Reputation: 3871
I need to convert any arbitrary string:
to a valid Java identifier:
Is there an existing tool for this task?
With so many Java source refactoring/generating frameworks one would think this should be quite common task.
Upvotes: 12
Views: 7837
Reputation: 425198
This simple method will convert any input string into a valid java identifier:
public static String getIdentifier(String str) {
try {
return Arrays.toString(str.getBytes("UTF-8")).replaceAll("\\D+", "_");
} catch (UnsupportedEncodingException e) {
// UTF-8 is always supported, but this catch is required by compiler
return null;
}
}
Example:
"%^&*\n()" --> "_37_94_38_42_10_56_94_40_41_"
Any input characters whatsoever will work - foreign language chars, linefeeds, anything!
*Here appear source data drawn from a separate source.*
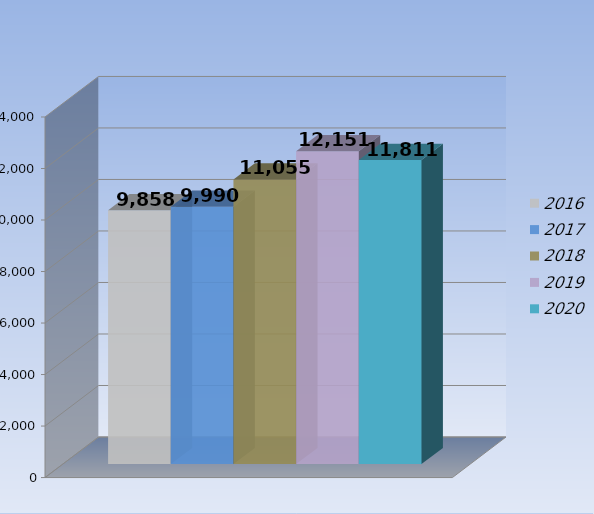
| Category | 2016 | 2017 | 2018 | 2019 | 2020 |
|---|---|---|---|---|---|
| 0 | 9858 | 9990 | 11055 | 12151 | 11811 |
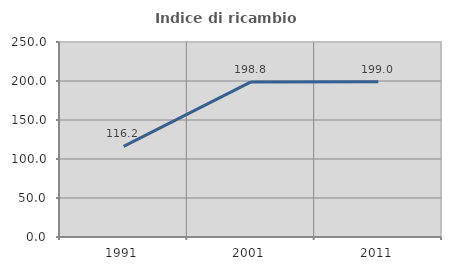
| Category | Indice di ricambio occupazionale  |
|---|---|
| 1991.0 | 116.213 |
| 2001.0 | 198.806 |
| 2011.0 | 199.036 |
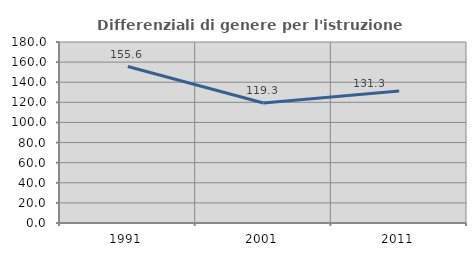
| Category | Differenziali di genere per l'istruzione superiore |
|---|---|
| 1991.0 | 155.602 |
| 2001.0 | 119.318 |
| 2011.0 | 131.286 |
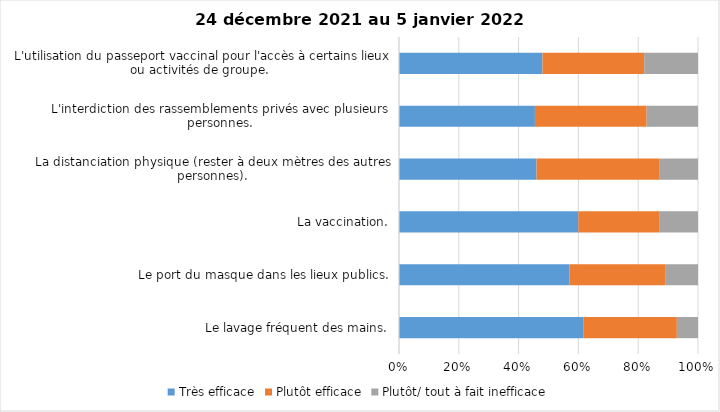
| Category | Très efficace | Plutôt efficace | Plutôt/ tout à fait inefficace |
|---|---|---|---|
| Le lavage fréquent des mains. | 61 | 31 | 7 |
| Le port du masque dans les lieux publics. | 57 | 32 | 11 |
| La vaccination. | 60 | 27 | 13 |
| La distanciation physique (rester à deux mètres des autres personnes). | 46 | 41 | 13 |
| L'interdiction des rassemblements privés avec plusieurs personnes. | 45 | 37 | 17 |
| L'utilisation du passeport vaccinal pour l'accès à certains lieux ou activités de groupe.  | 48 | 34 | 18 |
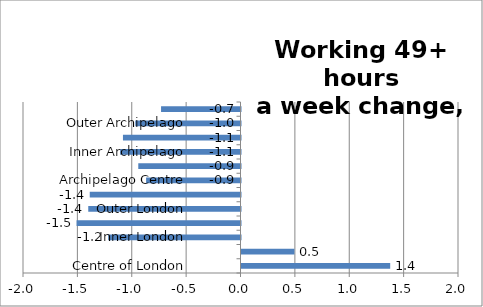
| Category | Series 0 |
|---|---|
| Centre of London | 1.367 |
| London Core | 0.487 |
| Inner London | -1.217 |
| London Suburbs | -1.507 |
| Outer London | -1.4 |
| London Edge | -1.386 |
| Archipelago Centre | -0.868 |
| Archipelago Core | -0.94 |
| Inner Archipelago | -1.107 |
| Archipelago Suburbs | -1.081 |
| Outer Archipelago | -0.967 |
| Archipelago Edge | -0.731 |
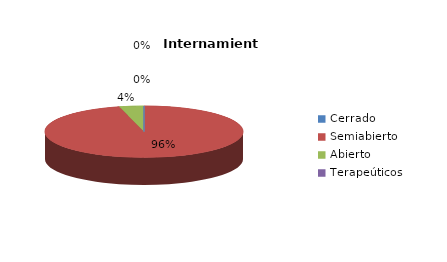
| Category | Series 0 |
|---|---|
| Cerrado | 0 |
| Semiabierto | 24 |
| Abierto | 1 |
| Terapeúticos | 0 |
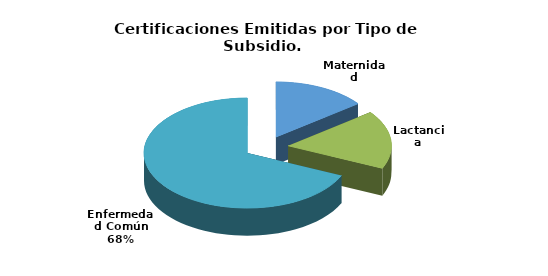
| Category | Total |
|---|---|
| Maternidad | 6 |
| Lactancia | 7 |
| Enfermedad Común | 28 |
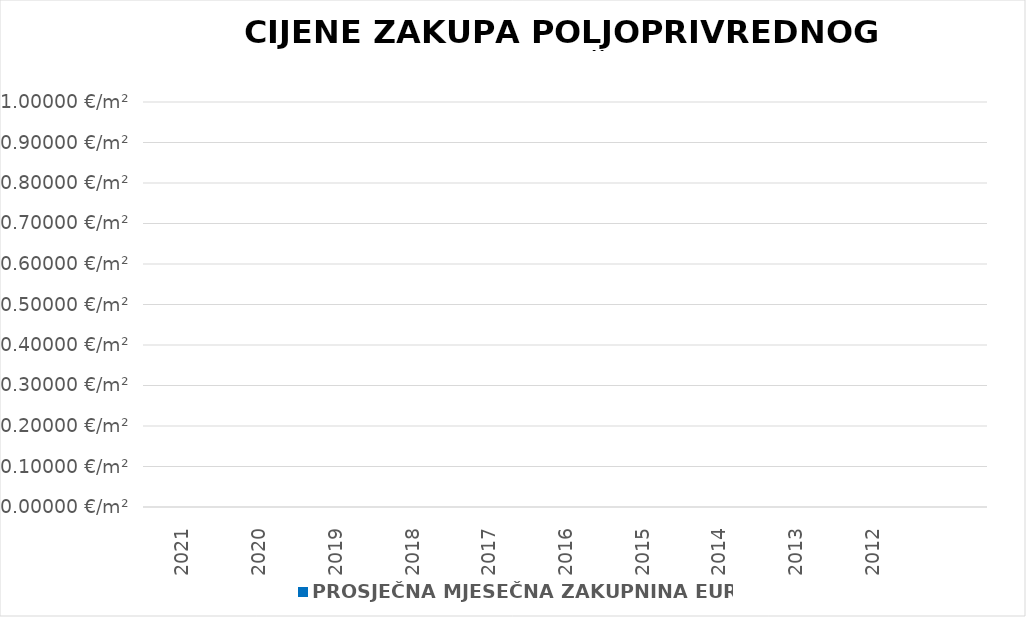
| Category | PROSJEČNA MJESEČNA ZAKUPNINA EUR/m2 |
|---|---|
| 2021 | 0 |
| 2020 | 0 |
| 2019 | 0 |
| 2018 | 0 |
| 2017 | 0 |
| 2016 | 0 |
| 2015 | 0 |
| 2014 | 0 |
| 2013 | 0 |
| 2012 | 0 |
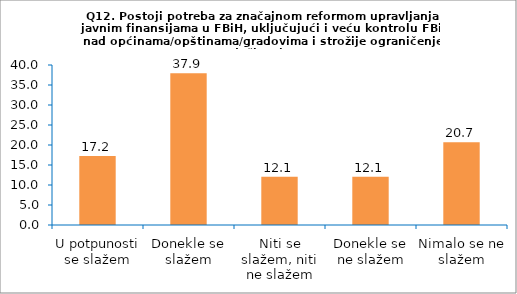
| Category | Series 0 |
|---|---|
| U potpunosti se slažem | 17.241 |
| Donekle se slažem | 37.931 |
| Niti se slažem, niti ne slažem | 12.069 |
| Donekle se ne slažem | 12.069 |
| Nimalo se ne slažem | 20.69 |

In addition, this algorithm is:
str1.equals(str2)
Thanks to Joachim Sauer for the UTF-8
suggestion
If collisions are OK (where it is possible for two inputs strings to produce the same result), this code produces a readable output:
public static String getIdentifier(String str) {
StringBuilder sb = new StringBuilder();
for (int i = 0; i < str.length(); i++) {
if ((i == 0 && Character.isJavaIdentifierStart(str.charAt(i))) || (i > 0 && Character.isJavaIdentifierPart(str.charAt(i))))
sb.append(str.charAt(i));
else
sb.append((int)str.charAt(i));
}
return sb.toString();
}
It preserves characters that are valid identifiers, converting only those that are invalid to their decimal equivalents.
Upvotes: 12
Reputation: 719229
With so many Java source refactoring/generating frameworks one would think this should be quite common task.
Actually it is not.
A code refactoring framework will start with existing valid java identifiers, will be able to generate a new identifier by concatenating them with some additional characters for disambiguation purposes.
A typical code generation framework will start out with "names" taken from a restricted character set. It won't have to deal with arbitrary characters.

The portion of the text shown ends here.